I think this is true of very few people.


----------



## Benjy

depends on the context of course *cue laughter* 
in all seriousness, in a language forum when all that people see of us is what we type, we are to each other exactly what we say, no more no less, however in the real world i think that words mean a lot less than what we do


----------



## gaer

Robert Bennie said:
			
		

> G'day forum
> 
> On a separate thread I offered the comment
> and was challenged.
> 
> Does anyone have an opinion or interest?
> 
> Robert


Robert,

Are you referring to what was say, speaking, say, writing, or both? 

G


----------



## Robert Bennie

G'day gaer

Thanks for the interest.

My question relates to whatever you say and however you say it.  I am interested in your voice and the what the words you choose reveal.  Spoken or written or signed or a thumb-nail dipped in tar.  It is the words and the arrangement of those words.

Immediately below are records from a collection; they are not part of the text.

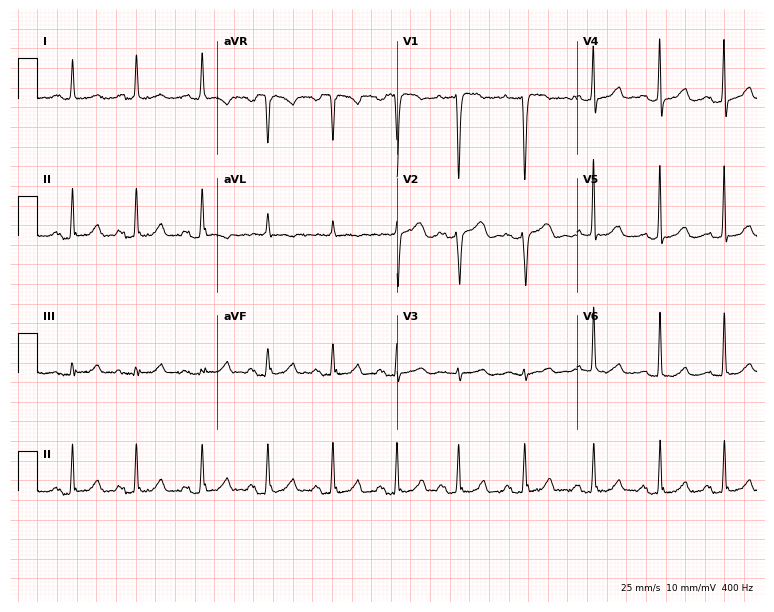
Standard 12-lead ECG recorded from a 52-year-old woman. Read as a normal ECG.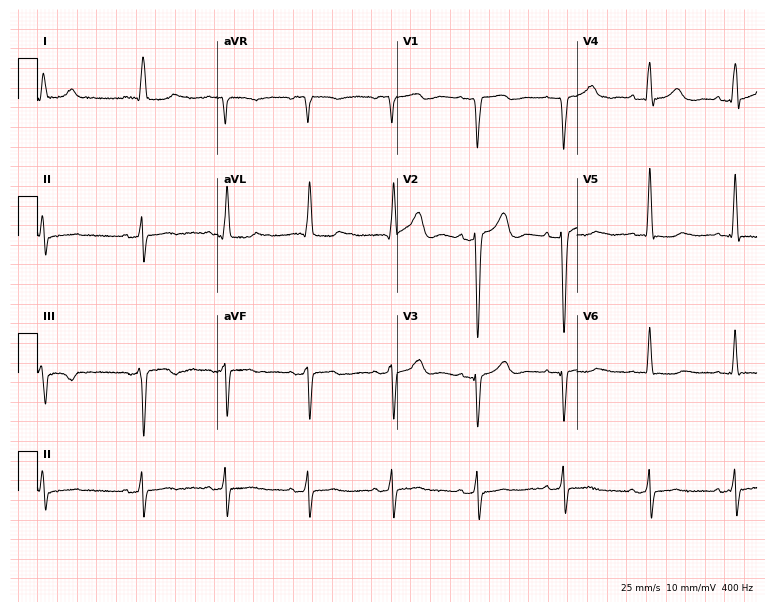
Resting 12-lead electrocardiogram. Patient: a woman, 86 years old. None of these six findings is recorded: first-degree AV block, right bundle branch block, left bundle branch block, sinus bradycardia, atrial fibrillation, sinus tachycardia. Only these six findings were labelled.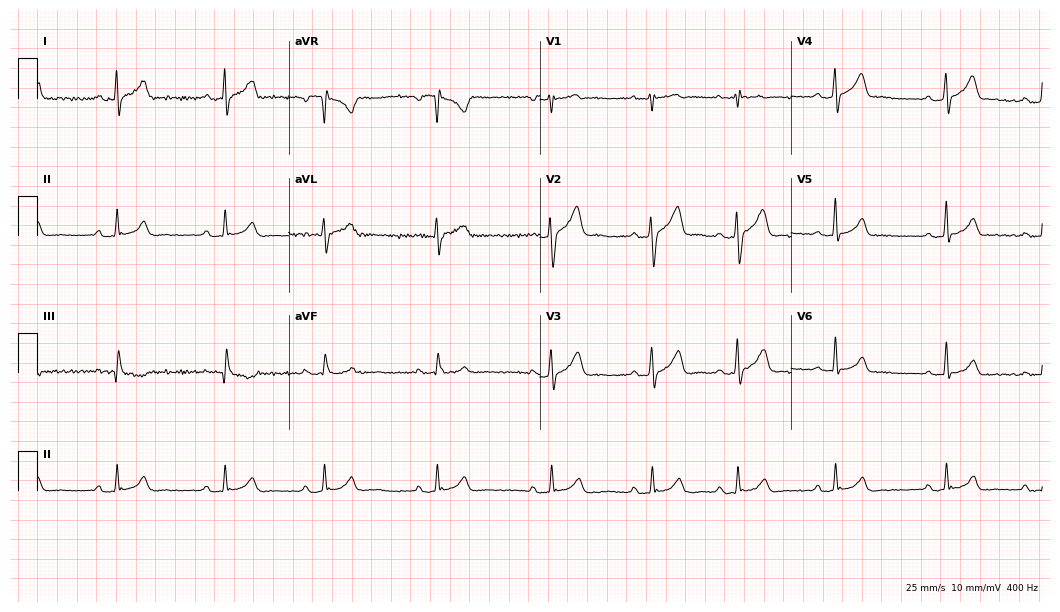
ECG (10.2-second recording at 400 Hz) — a male, 25 years old. Labelled as a normal ECG.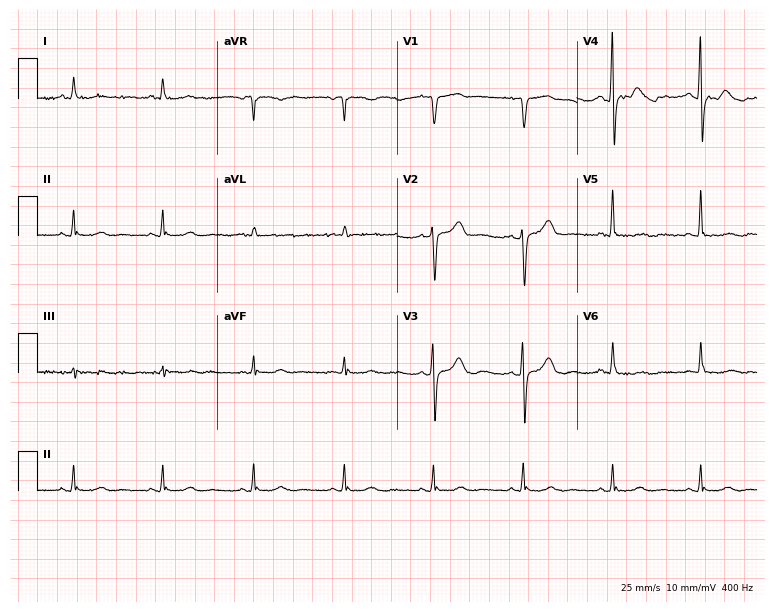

If I show you yours will you show me mine?

Robert


----------



## te gato

Ohhhhhh! Only if you show me yours first!!!
I guess..for me..I write how I speak..anyone can read any of my posts and understand this..and the reason I say that is because..when I type I talk outloud..yes Insanity runs in the family. For me what you see is what you get...
I can be sensitive when I wish to be..I live by my heart..and what I feel..I also use humor to a point..I love to laugh and make other people laugh..I am some times reflective...and easly hurt and that comes out in what I say sometimes..(man why am I telling you all this)..I do not like to be pushy..but I do like to get my point across..I am patient..I will try and explain things in a easy manner first and if that does not work then I will resort to..heaven forbid...using my brain...I can be very technical if I have to...I do not like people knowing how smart I realy am..I never have..so I... most times..will play the back-woods hick...My spelling is very bad..I spell words how they sound...If I think about a question too long I will begin to have self-doubt about my answer..so I will answer and then get out of Dodge very fast....and I like to use dots..........
So Robert..I have just shown you mine...Your turn..
And if this is not what you were inquiring about..TOUGH..For I am also stubborn.

te gato 



			
				Robert Bennie said:
			
		

> My question relates to whatever you say and however you say it. I am interested in your voice and the what the words you choose reveal. Spoken or written or signed or a thumb-nail dipped in tar. It is the words and the arrangement of those words.
> 
> If I show you yours will you show me mine?
> 
> Robert


----------



## Robert Bennie

THE LIGHTHOUSE

As wind and wave reshape this sand
a task beyond the hand of man
I watch you on your rocks above
you gave me once undying love
An oath now like these rocks below
while ocean heave and rain still blow
Your quiet calm unflinching gaze
will guide us through our muddled maze

Robert


----------



## Agnès E.

Robert,
Just post you poem in your own thread about successful women and everything will be said...
Thank you for offering us such interesting points to discuss!


----------



## Agnès E.

Well Robert, I did not imply (at all) that you want to know everything. 
You're a wondering man, you have a provocative mind (perhaps because, but this is MY idea that I probably put in YOUR mind, sorry) because wondering and questioning are the source of learning...
Knowing is the source of regression.
Cogito, ergo sum...


----------



## Robert Bennie

G'day Agnes E.
Sorry mate you completely misunderstand.  I felt joy at your entry and was attempting poetically to unite with you in a knowledge quest.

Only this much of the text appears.